Verify that the data integrity check violation generates an alert.

  • Randomly inject errors on the control, data, or the ECC bits during CSR accesses. Verify that triggers the correct fatal alert.
  • Inject a fault at the onehot check in u_reg.u_prim_reg_we_check and verify the corresponding fatal alert occurs
V2S sec_cm_bus_integrity adc_ctrl_tl_intg_err

Verify the countermeasure(s) BUS.INTEGRITY.

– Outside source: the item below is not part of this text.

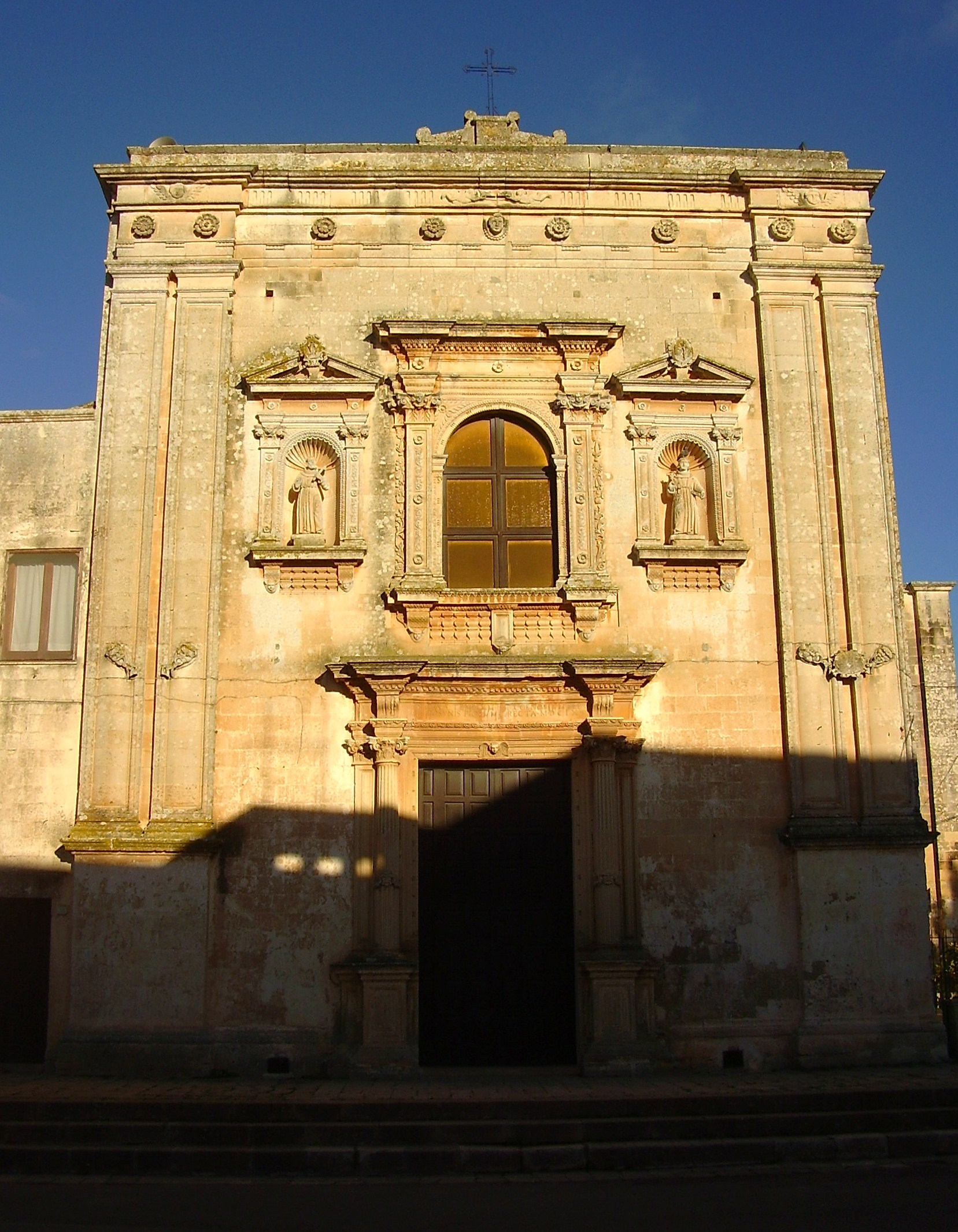 Chiesa Madonna delle Grazie Soleto, Lecce

V3 stress_all_with_rand_reset adc_ctrl_stress_all_with_rand_reset

This test runs 3 parallel threads - stress_all, tl_errors and random reset. After reset is asserted, the test will read and check all valid CSR registers.

Covergroups

Name Description
adc_ctrl_filter_cg

Cover filter configuration (one instance per filter)

adc_ctrl_fsm_reset_cg

Cover FSM state and counter values when fsm_reset is triggered

adc_ctrl_hw_reset_cg

Cover FSM state and counter values when hardware reset is asserted

adc_ctrl_power_mode_cg

Cover power mode configuration

regwen_val_when_new_value_written_cg

Cover each lockable reg field with these 2 cases:

  • When regwen = 1, a different value is written to the lockable CSR field, and a read occurs after that.
  • When regwen = 0, a different value is written to the lockable CSR field, and a read occurs after that.

This is only applicable if the block contains regwen and locakable CSRs.

tl_errors_cg

Cover the following error cases on TL-UL bus:

  • TL-UL protocol error cases.
  • OpenTitan defined error cases, refer to testpoint tl_d_illegal_access.
tl_intg_err_cg

Cover all kinds of integrity errors (command, data or both) and cover number of error bits on each integrity check.

Cover the kinds of integrity errors with byte enabled write on memory if applicable: Some memories store the integrity values. When there is a subword write, design re-calculate the integrity with full word data and update integrity in the memory. This coverage ensures that memory byte write has been issued and the related design logic has been verfied.